(Entries taken from a collection)

####

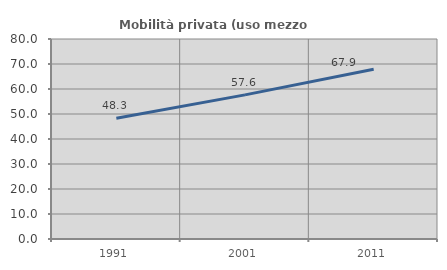
| Category | Mobilità privata (uso mezzo privato) |
|---|---|
| 1991.0 | 48.276 |
| 2001.0 | 57.641 |
| 2011.0 | 67.863 |
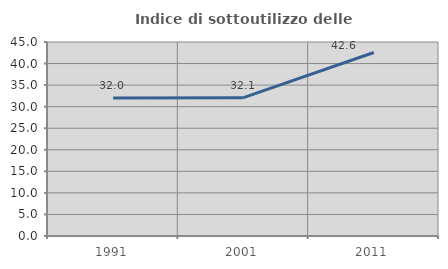
| Category | Indice di sottoutilizzo delle abitazioni  |
|---|---|
| 1991.0 | 32.02 |
| 2001.0 | 32.095 |
| 2011.0 | 42.563 |
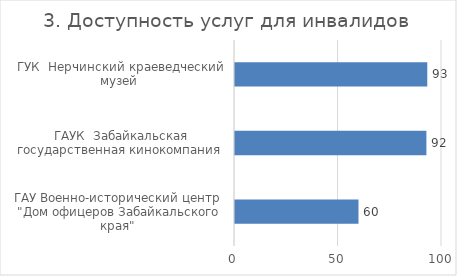
| Category | 3. Доступность услуг для инвалидов |
|---|---|
| ГАУ Военно-исторический центр  "Дом офицеров Забайкальского края"  | 59.654 |
| ГАУК  Забайкальская государственная кинокомпания  | 92.462 |
| ГУК  Нерчинский краеведческий музей  | 92.889 |
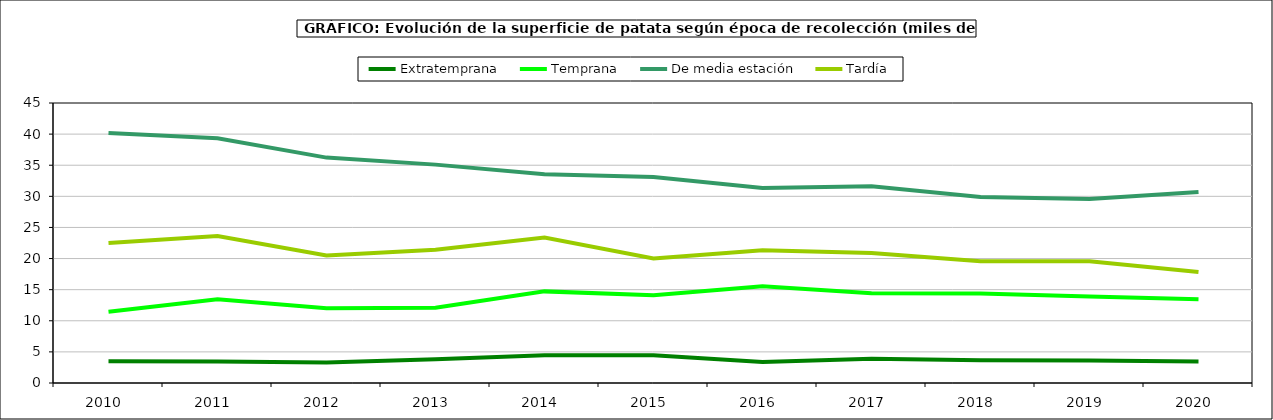
| Category | Extratemprana | Temprana | De media estación | Tardía |
|---|---|---|---|---|
| 2010.0 | 3.488 | 11.444 | 40.198 | 22.492 |
| 2011.0 | 3.471 | 13.439 | 39.332 | 23.623 |
| 2012.0 | 3.309 | 12.004 | 36.224 | 20.486 |
| 2013.0 | 3.821 | 12.091 | 35.096 | 21.424 |
| 2014.0 | 4.468 | 14.725 | 33.547 | 23.388 |
| 2015.0 | 4.465 | 14.085 | 33.109 | 20.017 |
| 2016.0 | 3.373 | 15.55 | 31.323 | 21.344 |
| 2017.0 | 3.917 | 14.433 | 31.633 | 20.895 |
| 2018.0 | 3.647 | 14.386 | 29.899 | 19.556 |
| 2019.0 | 3.597 | 13.907 | 29.563 | 19.583 |
| 2020.0 | 3.44 | 13.449 | 30.682 | 17.833 |
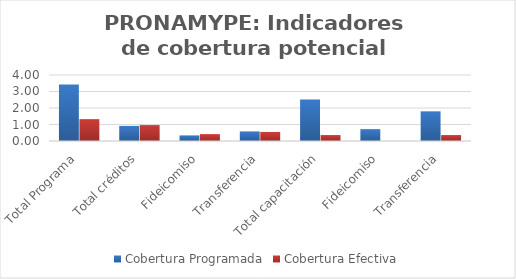
| Category | Cobertura Programada | Cobertura Efectiva |
|---|---|---|
| Total Programa | 3.431 | 1.325 |
| Total créditos | 0.915 | 0.964 |
| Fideicomiso | 0.339 | 0.415 |
| Transferencia | 0.575 | 0.549 |
| Total capacitación | 2.516 | 0.36 |
| Fideicomiso | 0.718 | 0 |
| Transferencia | 1.798 | 0.36 |
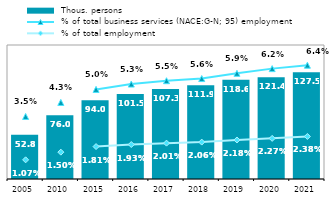
| Category |  Thous. persons |
|---|---|
| 2005.0 | 52.808 |
| 2010.0 | 76.014 |
| 2015.0 | 94.048 |
| 2016.0 | 101.515 |
| 2017.0 | 107.325 |
| 2018.0 | 111.859 |
| 2019.0 | 118.573 |
| 2020.0 | 121.393 |
| 2021.0 | 127.528 |
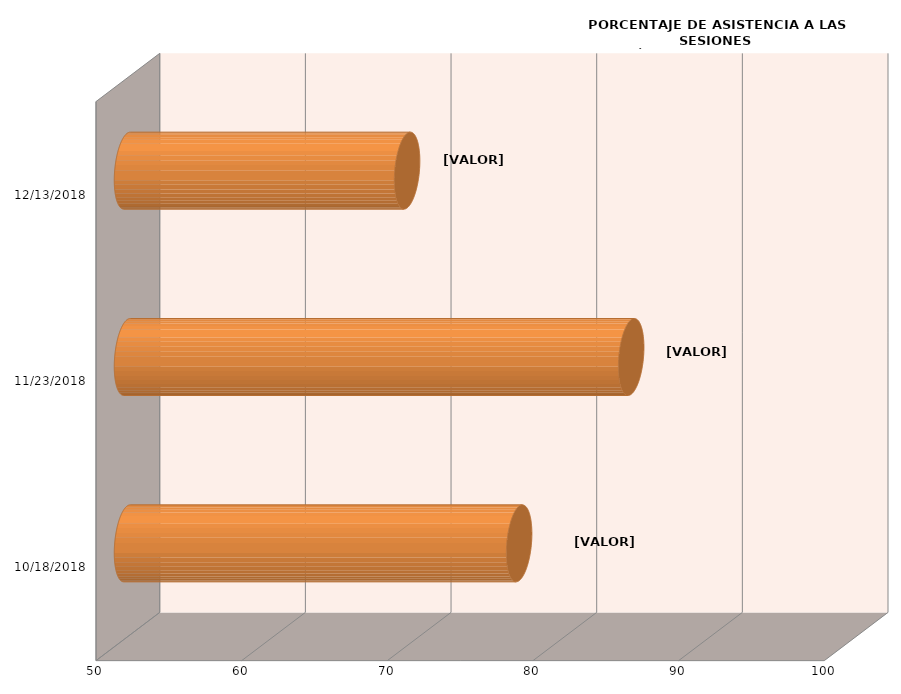
| Category | Series 0 |
|---|---|
| 10/18/18 | 76.923 |
| 11/23/18 | 84.615 |
| 12/13/18 | 69.231 |
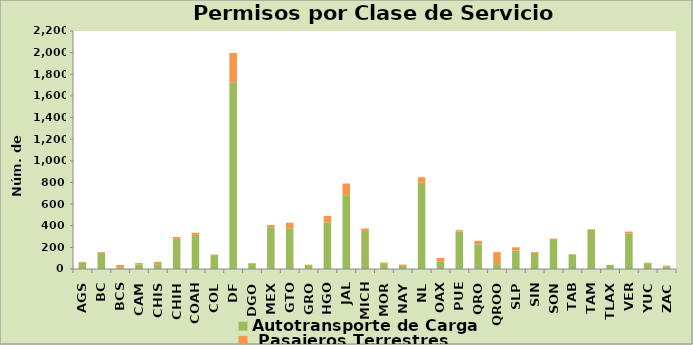
| Category | Autotransporte de Carga  |  Pasajeros Terrestres |
|---|---|---|
| AGS | 58 | 8 |
| BC | 147 | 9 |
| BCS | 14 | 23 |
| CAM | 43 | 12 |
| CHIS | 45 | 21 |
| CHIH | 279 | 17 |
| COAH | 315 | 20 |
| COL | 128 | 6 |
| DF | 1726 | 271 |
| DGO | 53 | 1 |
| MEX | 386 | 21 |
| GTO | 377 | 51 |
| GRO | 28 | 12 |
| HGO | 432 | 60 |
| JAL | 682 | 108 |
| MICH | 351 | 23 |
| MOR | 48 | 13 |
| NAY | 28 | 13 |
| NL | 799 | 49 |
| OAX | 68 | 34 |
| PUE | 346 | 13 |
| QRO | 226 | 34 |
| QROO | 45 | 111 |
| SLP | 169 | 31 |
| SIN | 148 | 8 |
| SON | 269 | 12 |
| TAB | 134 | 3 |
| TAM | 365 | 5 |
| TLAX | 37 | 1 |
| VER | 328 | 18 |
| YUC | 47 | 11 |
| ZAC | 24 | 8 |
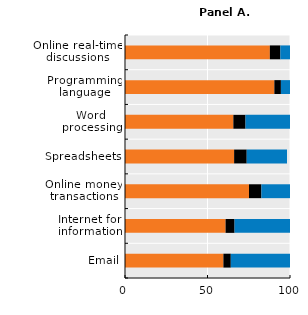
| Category | Never | Less than once a week | At least once a week |
|---|---|---|---|
| Email | 59.64 | 4.481 | 35.879 |
| Internet for information | 60.959 | 5.442 | 33.599 |
| Online money transactions | 75.149 | 7.518 | 17.333 |
| Spreadsheets | 66.135 | 7.633 | 24.414 |
| Word processing | 65.669 | 7.376 | 26.955 |
| Programming language | 90.517 | 3.972 | 5.511 |
| Online real-time discussions | 87.793 | 6.364 | 5.844 |
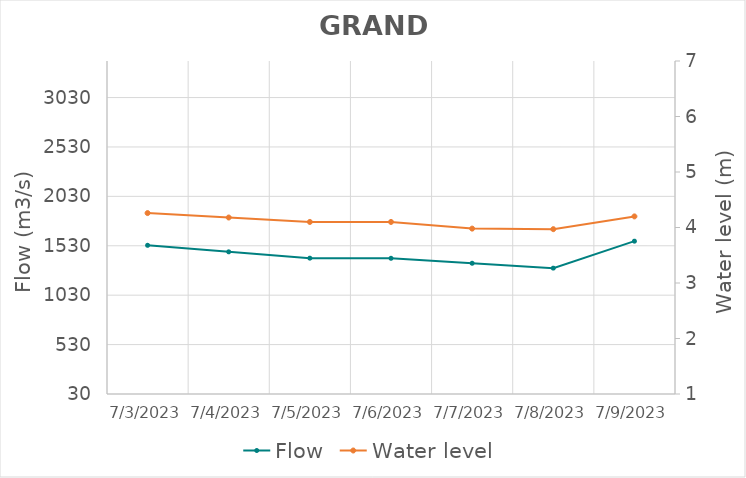
| Category | Flow |
|---|---|
| 4/26/22 | 3205.71 |
| 4/25/22 | 3076.9 |
| 4/24/22 | 3022.48 |
| 4/23/22 | 2956.02 |
| 4/22/22 | 2862.73 |
| 4/21/22 | 2621.07 |
| 4/20/22 | 2679.31 |

####

#### [About this task]
Using the records given above, list every line that includes the word "Total".

#### [The answer]
| Total Programa | 3.431 | 1.325 |
| Total créditos | 0.915 | 0.964 |
| Total capacitación | 2.516 | 0.36 |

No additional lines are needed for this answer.